Tonight Fred had 'the talk' with the boys. "The talk' is pretty important isn't it? He had to work himself up to it for a while before he was able to get out all he needed to say. The perspiration was beading up on his brow . He began with :
"OK boys here are three things you should never, ever, ever , EVER say to a woman."
Oh, did you think I was going to start talking about the birds and bees? Come on people get your heads out of the gutter! Geesh, this is a family type blog after all.
He continued:
It makes no difference who they are, how long you have known them,or even if you are related to them. Just don't ever ask the following three questions:
#1 How old are you?
#2 How much do you weigh?
#3 When are you due?
He told them if they should mess up on any one of these questions and ask them, they were certain to be visited by the angry gods who would then force them to go through the Embarrassment Trifecta. He claims it's a type of gauntlet test that men who have asked one of the three above questions at some point in their life, are forced to undergo in order to appease the divine female wrath.

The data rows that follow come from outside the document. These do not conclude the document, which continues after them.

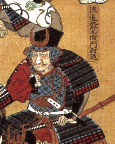 戦国時代の武将・渡辺通の画像（毛利博物館蔵「毛利元就座備図」より抜粋）
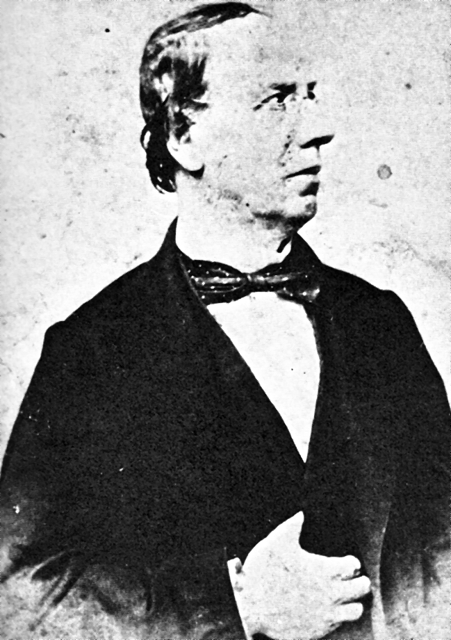 Juan Antonio Ribeyro, político y magistrado peruano del siglo XIX.
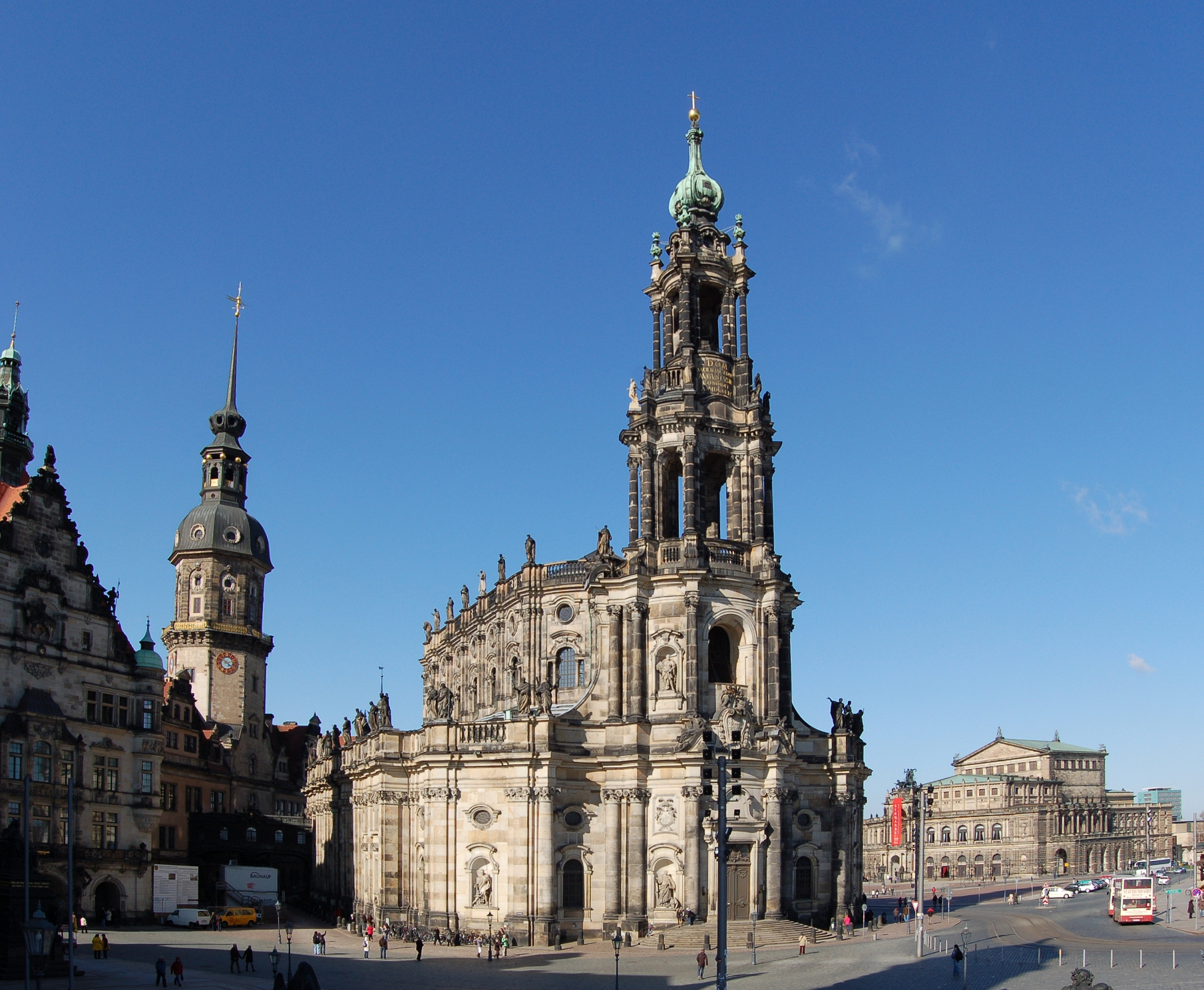 Die denkmalgeschützte Katholische Hofkirche in Dresden.
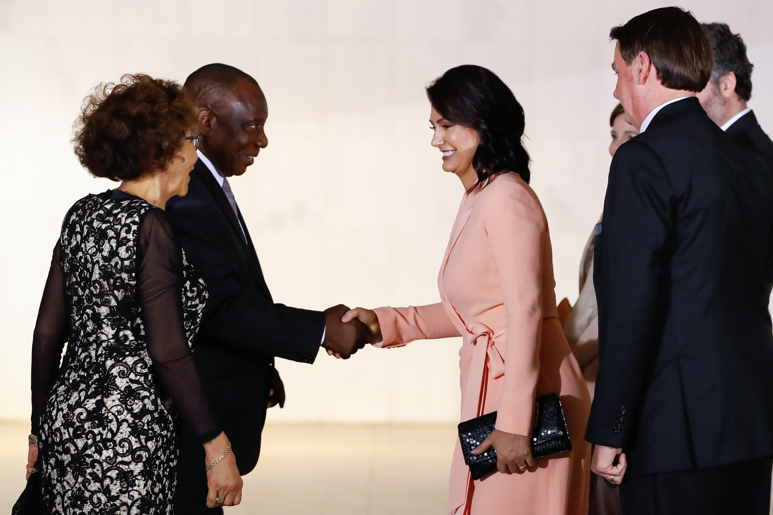 (Brasília - DF, 13/11/2019) Presidente da República, Jair Bolsonaro acompanhado da Primeira Dama, Michelle Bolsonaro recebem o Presidente da República da África do Sul, Cyril Ramaphosa e Senhora Tshepo Motsepe. Foto: Alan Santos/PR
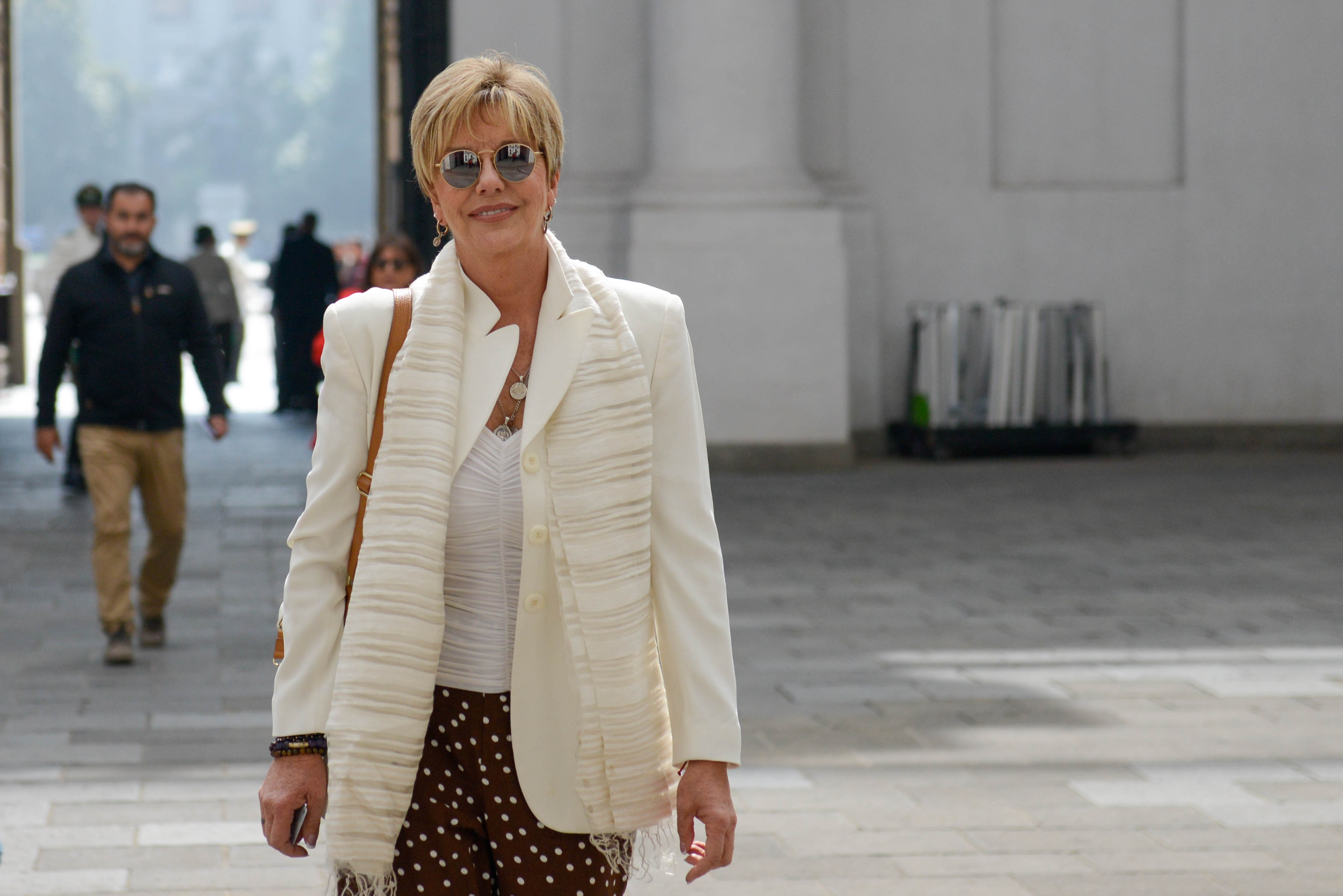 Ministra Cecilia Pérez encabeza la celebración del Día del Locutor
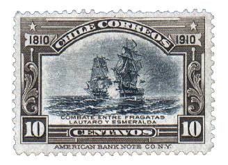 Estampilla de 10 centavos, conmemorativa del Centenario de Chile. Imagen escaneada de la colección personal de Usuario:Sfs90, enero de 2010.
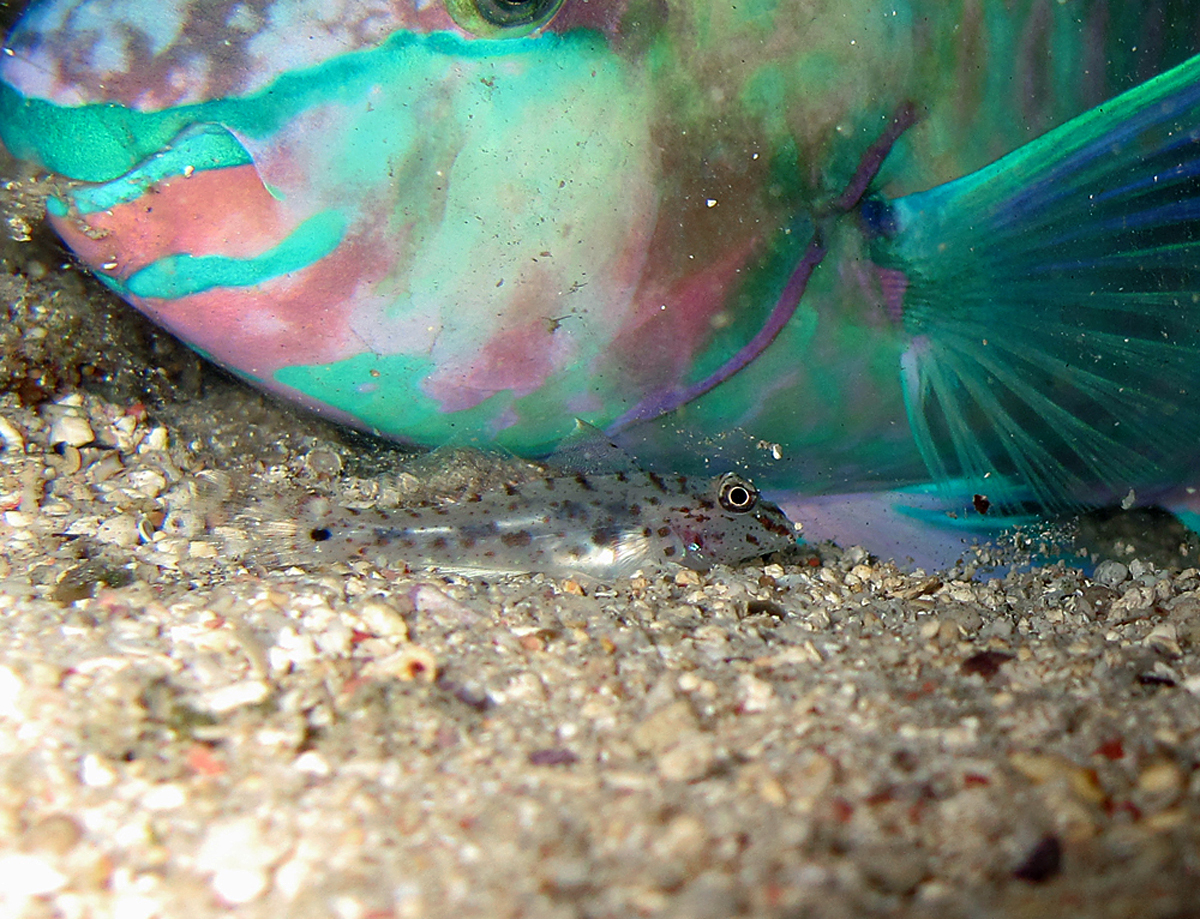 Un gobie Fusigobius maximus de nuit, dans un cocon de Scarus psittacus, à la Réunion.
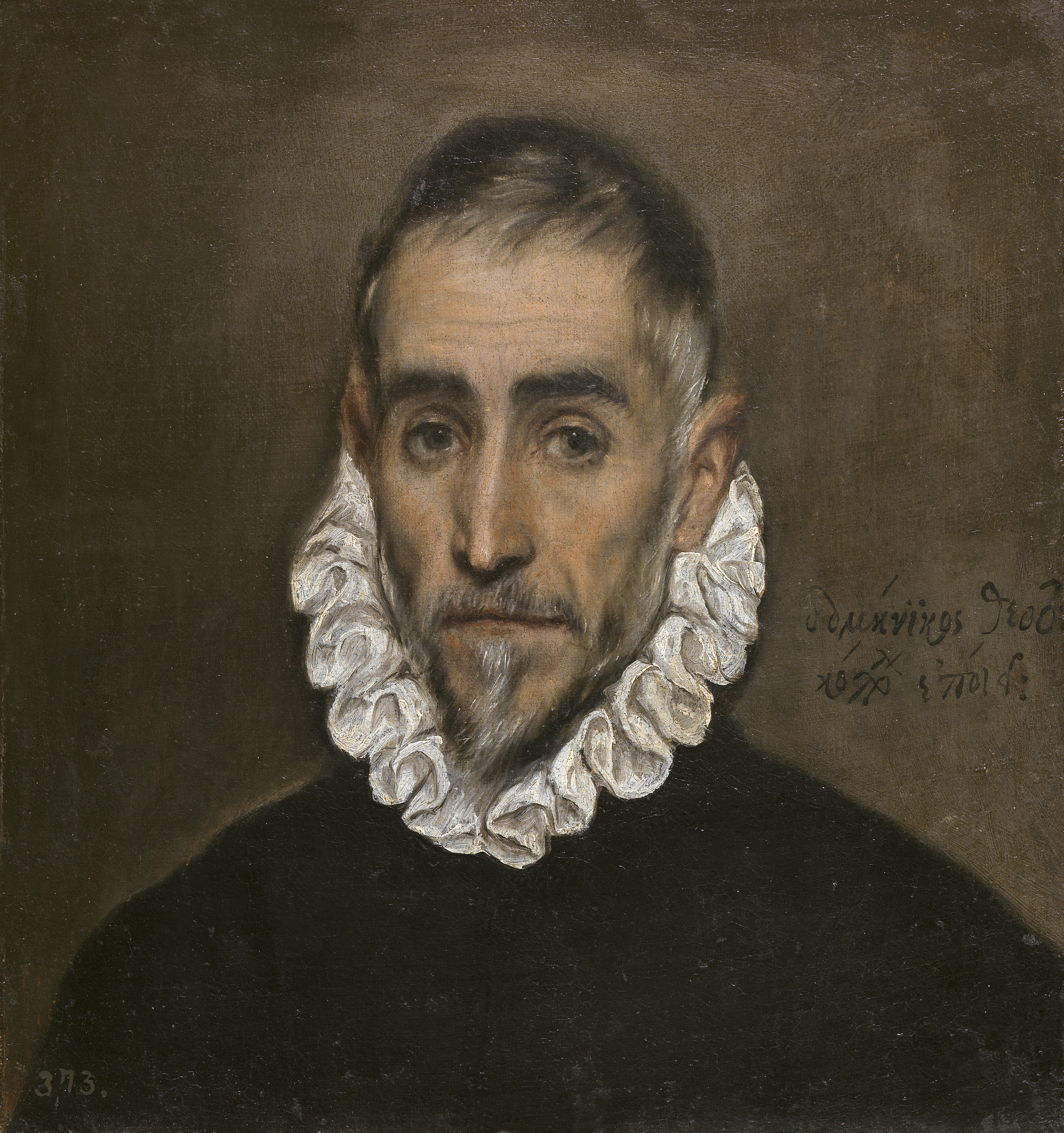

It consists of being sent to the grocery store to purchase the following items:
#1 feminine products
#2 a pregnancy test
#3 baby diapers
Once you have had to buy all three, your male ego has been sufficiently damaged enough to have appeased their wrath. He thinks by giving the boys this information ahead of time, he will divert their course from the Embarrassment Trifecta. Perhaps he's right. Or maybe it is just some men's destiny...
HA HA!!!The male ego is famously touchy but I think the punishment is a little steep - after all those questions are just DUMB, not malicious. Plus they are embarrassing in their own right. But gods are gods...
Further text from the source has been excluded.